» **Task instructions**
Each record in the material below must be written out again exactly.

» **The records**
========
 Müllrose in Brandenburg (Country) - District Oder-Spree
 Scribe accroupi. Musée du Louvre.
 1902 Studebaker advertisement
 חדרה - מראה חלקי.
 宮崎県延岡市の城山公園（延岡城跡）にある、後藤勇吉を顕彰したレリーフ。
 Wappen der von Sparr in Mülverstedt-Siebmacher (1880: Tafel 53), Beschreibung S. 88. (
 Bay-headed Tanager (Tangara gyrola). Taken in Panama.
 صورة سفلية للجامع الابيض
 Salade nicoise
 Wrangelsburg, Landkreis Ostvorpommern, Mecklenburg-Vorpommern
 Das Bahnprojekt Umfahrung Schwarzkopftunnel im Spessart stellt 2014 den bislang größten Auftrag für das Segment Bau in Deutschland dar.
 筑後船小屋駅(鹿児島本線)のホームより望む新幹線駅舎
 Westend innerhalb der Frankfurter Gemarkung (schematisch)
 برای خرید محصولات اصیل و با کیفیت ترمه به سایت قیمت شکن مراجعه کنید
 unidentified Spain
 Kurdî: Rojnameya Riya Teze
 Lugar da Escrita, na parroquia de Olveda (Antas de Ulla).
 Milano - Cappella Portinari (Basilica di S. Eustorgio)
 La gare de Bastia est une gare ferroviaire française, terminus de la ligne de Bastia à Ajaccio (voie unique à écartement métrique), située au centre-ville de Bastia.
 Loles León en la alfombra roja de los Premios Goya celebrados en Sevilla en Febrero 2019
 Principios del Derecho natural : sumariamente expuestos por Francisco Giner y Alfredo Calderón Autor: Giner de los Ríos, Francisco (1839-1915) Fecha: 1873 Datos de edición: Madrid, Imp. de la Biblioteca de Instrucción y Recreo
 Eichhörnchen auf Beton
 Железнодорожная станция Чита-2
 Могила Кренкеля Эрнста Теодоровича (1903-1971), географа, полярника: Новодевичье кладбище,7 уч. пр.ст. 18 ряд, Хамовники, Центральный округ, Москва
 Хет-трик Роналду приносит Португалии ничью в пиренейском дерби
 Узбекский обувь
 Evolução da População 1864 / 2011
========
» **Written response**
 Müllrose in Brandenburg (Country) - District Oder-Spree
 Scribe accroupi. Musée du Louvre.
 1902 Studebaker advertisement
 חדרה - מראה חלקי.
 宮崎県延岡市の城山公園（延岡城跡）にある、後藤勇吉を顕彰したレリーフ。
 Wappen der von Sparr in Mülverstedt-Siebmacher (1880: Tafel 53), Beschreibung S. 88. (
 Bay-headed Tanager (Tangara gyrola). Taken in Panama.
 صورة سفلية للجامع الابيض
 Salade nicoise
 Wrangelsburg, Landkreis Ostvorpommern, Mecklenburg-Vorpommern
 Das Bahnprojekt Umfahrung Schwarzkopftunnel im Spessart stellt 2014 den bislang größten Auftrag für das Segment Bau in Deutschland dar.
 筑後船小屋駅(鹿児島本線)のホームより望む新幹線駅舎
 Westend innerhalb der Frankfurter Gemarkung (schematisch)
 برای خرید محصولات اصیل و با کیفیت ترمه به سایت قیمت شکن مراجعه کنید
 unidentified Spain
 Kurdî: Rojnameya Riya Teze
 Lugar da Escrita, na parroquia de Olveda (Antas de Ulla).
 Milano - Cappella Portinari (Basilica di S. Eustorgio)
 La gare de Bastia est une gare ferroviaire française, terminus de la ligne de Bastia à Ajaccio (voie unique à écartement métrique), située au centre-ville de Bastia.
 Loles León en la alfombra roja de los Premios Goya celebrados en Sevilla en Febrero 2019
 Principios del Derecho natural : sumariamente expuestos por Francisco Giner y Alfredo Calderón Autor: Giner de los Ríos, Francisco (1839-1915) Fecha: 1873 Datos de edición: Madrid, Imp. de la Biblioteca de Instrucción y Recreo
 Eichhörnchen auf Beton
 Железнодорожная станция Чита-2
 Могила Кренкеля Эрнста Теодоровича (1903-1971), географа, полярника: Новодевичье кладбище,7 уч. пр.ст. 18 ряд, Хамовники, Центральный округ, Москва
 Хет-трик Роналду приносит Португалии ничью в пиренейском дерби
 Узбекский обувь
 Evolução da População 1864 / 2011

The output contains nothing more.